This package was designed to be used to easily calculate population weighted centroids within R. While there are many scenarios in which you may require a weighted centroid, I present the following as an typical workflow for my usage.
For this example we are going to be calculating the population weighted centroids for North Carolina counties. As such, we require population and geographic data at a more granular geographic classification. We will use tracts.
Downloading Data
We can download census population estimates and geographic layer
files using the ever convenient tidycensus
package.
sf
also has a North Carolina counties file, which we will
use later, but you can always download census geometries directly from
the census using tigris
.
library(centr)
library(sf)
library(tidycensus)
NC_tracts <- get_decennial("tract", state = "NC", "P1_001N", year = 2020, geometry = TRUE)
NC_counties <- st_read(system.file("shape/nc.shp", package = "sf"))
Setting Up
We will need fields that tells us what county each tract is in and how many people live within each tract. Thankfully, the first 5 digits of the GEOID, uniquely identify the county a tract is in, which means that we can easily create a new field with this ID. The value field also gives us our weights.
NC_tracts <- NC_tracts |>
transform(GEOID_county = substring(GEOID, 1, 5)) |>
subset(select = c(GEOID_county, value))
Let’s use mean_center()
to get our county
geometries!
mean_center(NC_tracts, group = "GEOID_county", weight = "value")
#> Error in `mean_center()`:
#> ! `x` must not have any empty geometries.

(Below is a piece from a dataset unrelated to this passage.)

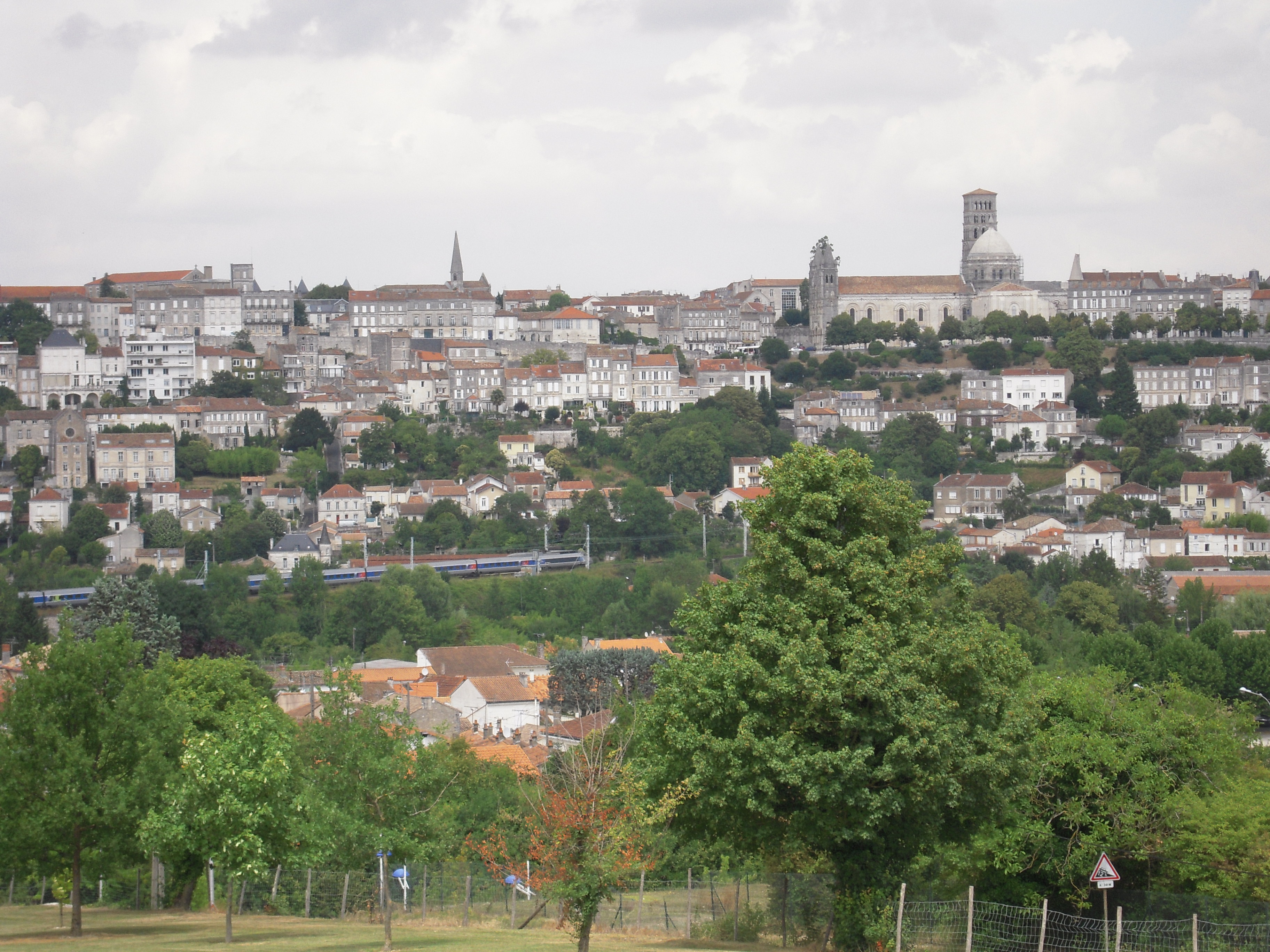 Angoulême est une ville encore méconnue qui possède pourtant une histoire très riche et des personnages illustres. Devenue préfecture de la Charente, Angoulême est une provinciale assagie. C’est une ville tranquille, baignée de lumière, chargée d’histoire et dont les maisons sont faites de cette belle pierre blanche. Perchée sur son plateau elle est surnommée le balcon du Sud-Ouest.

Oh, it looks like we forgot one thing. At least one of our tracts has
an empty geometry. Before running mean_center()
, we must
filter out empty geometries.
NC_tracts <- subset(NC_tracts, !st_is_empty(NC_tracts))
Calculation Mean Centers
Now, we can calculate our mean centers!
NC_county_means <- mean_center(NC_tracts, group = "GEOID_county", weight = "value")
NC_county_means
#> Simple feature collection with 100 features and 1 field
#> Geometry type: POINT
#> Dimension: XY
#> Bounding box: xmin: -84.02568 ymin: 34.0428 xmax: -75.67387 ymax: 36.49819
#> Geodetic CRS: NAD83
#> # A tibble: 100 × 2
#> GEOID_county geometry
#> <chr> <POINT [°]>
#> 1 37001 (-79.41359 36.07104)
#> 2 37003 (-81.19492 35.88941)
#> 3 37005 (-81.10783 36.49819)
#> 4 37007 (-80.10947 34.98287)
#> 5 37009 (-81.49321 36.42097)
#> 6 37011 (-81.93716 36.07862)
#> 7 37013 (-76.94663 35.52365)
#> 8 37015 (-76.94512 36.06374)
#> 9 37017 (-78.63796 34.60854)
#> 10 37019 (-78.2212 34.0428)
#> # ℹ 90 more rows
Let’s see how it looks.
plot(st_geometry(NC_counties))
plot(st_geometry(NC_county_means), pch = 20, cex = 0.5, col = "red", add = TRUE)
Calculating Median Centers
We can also calculate median centers, which is the point that
minimizes distance to all geometries. median_center()
only
supports projected coordinates, so let’s project to the North Carolina
state plane.
NC_tracts_proj <- st_transform(NC_tracts, crs = "EPSG:32119")
NC_county_medians <- NC_tracts_proj |>
median_center(group = "GEOID_county", weight = "value")
NC_county_medians
#> Simple feature collection with 100 features and 1 field
#> Geometry type: POINT
#> Dimension: XY
#> Bounding box: xmin: 152678.1 ymin: 30541.25 xmax: 908546.1 ymax: 309372.5
#> Projected CRS: NAD83 / North Carolina
#> # A tibble: 100 × 2
#> GEOID_county geometry
#> <chr> <POINT [m]>
#> 1 37001 (571361.8 258461.8)
#> 2 37003 (411766.7 239170.4)
#> 3 37005 (419809.1 309372.5)
#> 4 37007 (509749.3 136238.7)
#> 5 37009 (385734.1 298869)
#> 6 37011 (344627.9 264143.7)
#> 7 37013 (792026.9 199744.2)
#> 8 37015 (795178.3 256677.5)
#> 9 37017 (642697.8 96331.03)
#> 10 37019 (683996.6 30541.25)
#> # ℹ 90 more rows
Let’s see how it looks.
NC_counties_proj <- st_transform(NC_counties, crs = "EPSG:32119")
plot(st_geometry(NC_counties_proj))
plot(st_geometry(NC_county_medians), pch = 20, cex = 0.5, col = "red", add = TRUE)
And that’s the whole game, so go out and try it for yourself!